In the records below, find the line with "Exposition La Commune" and repeat exactly every line from it through the line with "Castello Pignatelli della". Pictures stay out.

RECORDED DATA: Begin

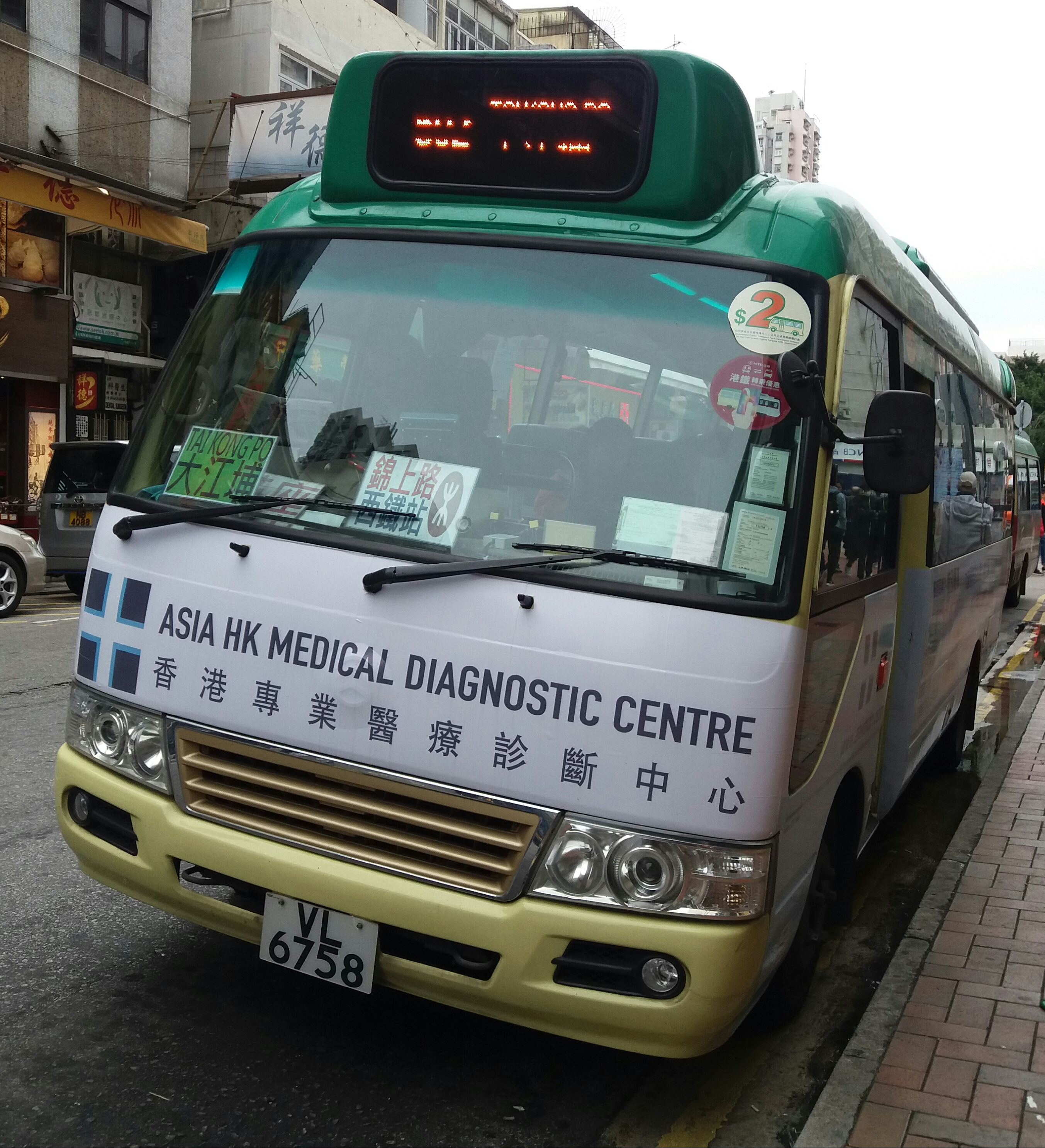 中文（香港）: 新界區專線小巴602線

RECORDED DATA: End
RECORDED DATA: Begin

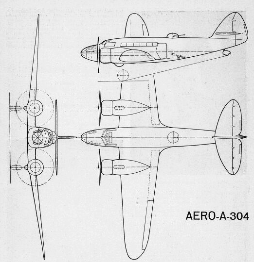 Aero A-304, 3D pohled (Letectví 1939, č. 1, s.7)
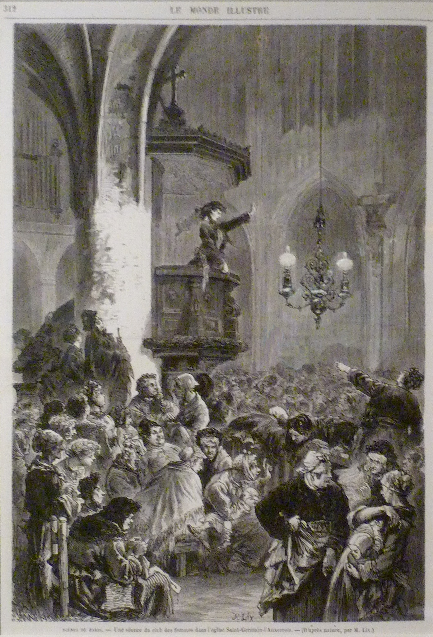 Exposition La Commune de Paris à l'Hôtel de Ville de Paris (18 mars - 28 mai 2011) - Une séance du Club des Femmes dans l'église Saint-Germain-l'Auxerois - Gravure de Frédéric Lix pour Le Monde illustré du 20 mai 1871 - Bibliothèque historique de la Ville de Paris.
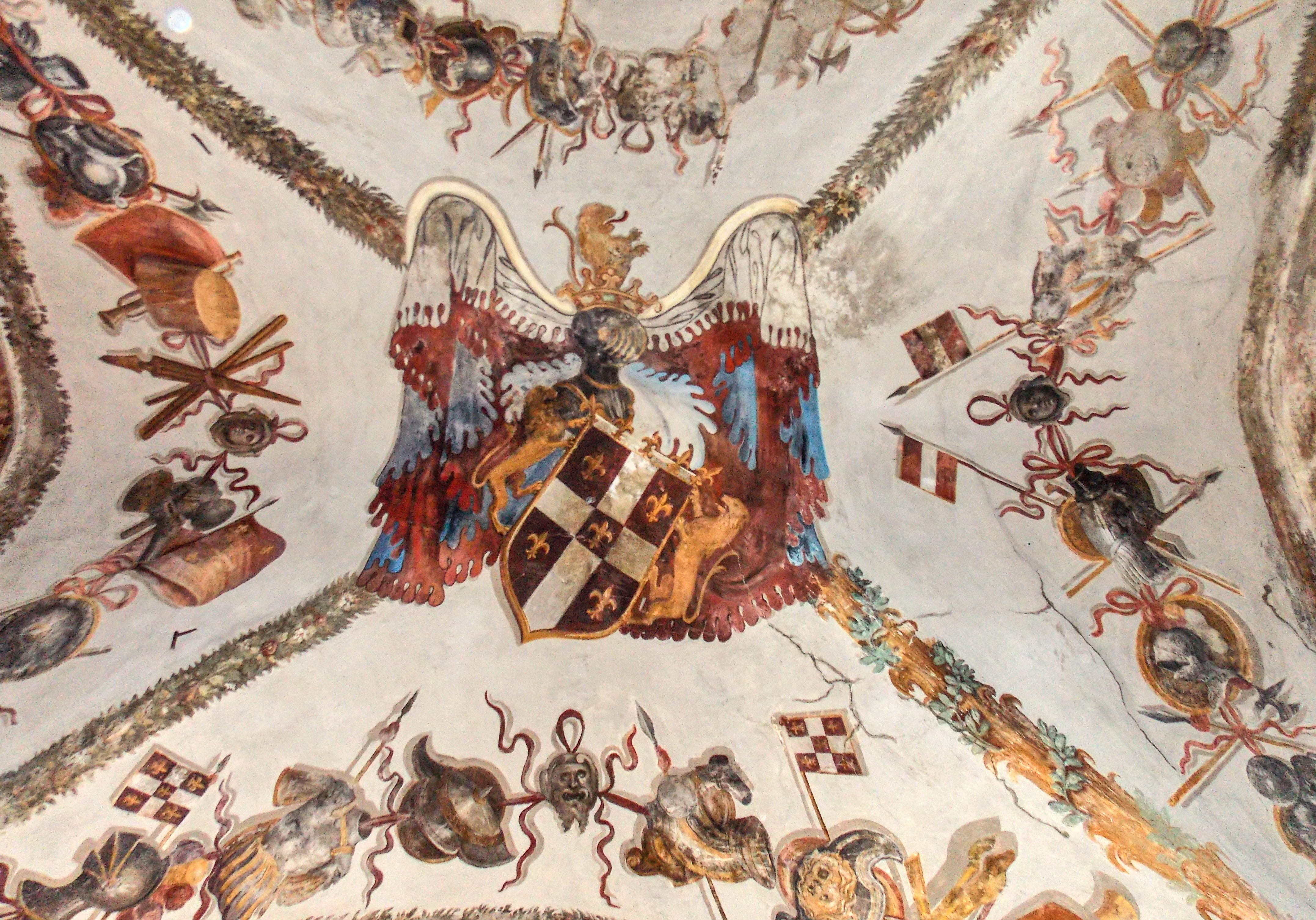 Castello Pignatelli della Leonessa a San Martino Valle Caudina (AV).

RECORDED DATA: End
RECORDED DATA: Begin

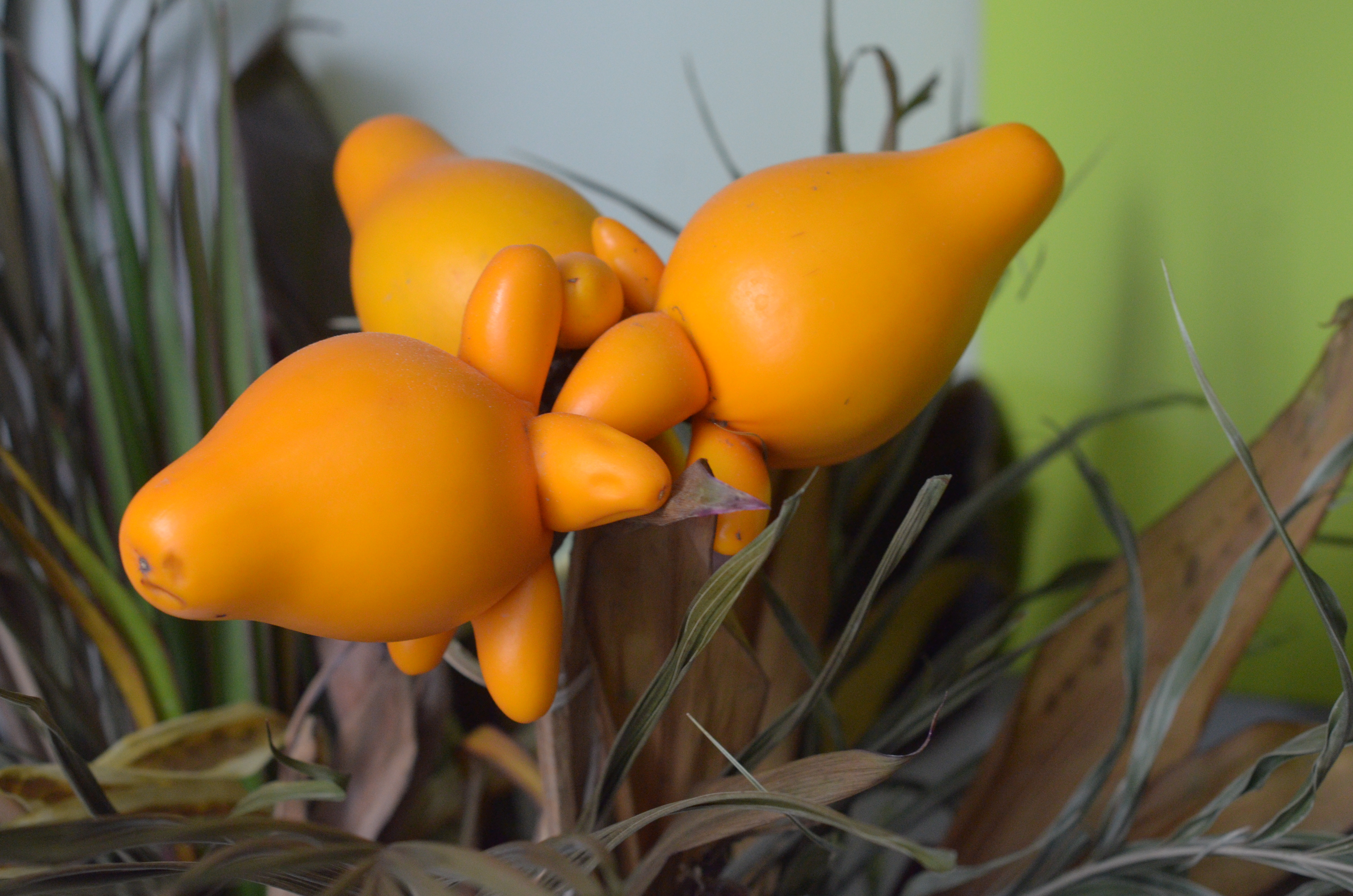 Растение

RECORDED DATA: End

(WRITTEN REPLY):
 Exposition La Commune de Paris à l'Hôtel de Ville de Paris (18 mars - 28 mai 2011) - Une séance du Club des Femmes dans l'église Saint-Germain-l'Auxerois - Gravure de Frédéric Lix pour Le Monde illustré du 20 mai 1871 - Bibliothèque historique de la Ville de Paris.
 Castello Pignatelli della Leonessa a San Martino Valle Caudina (AV).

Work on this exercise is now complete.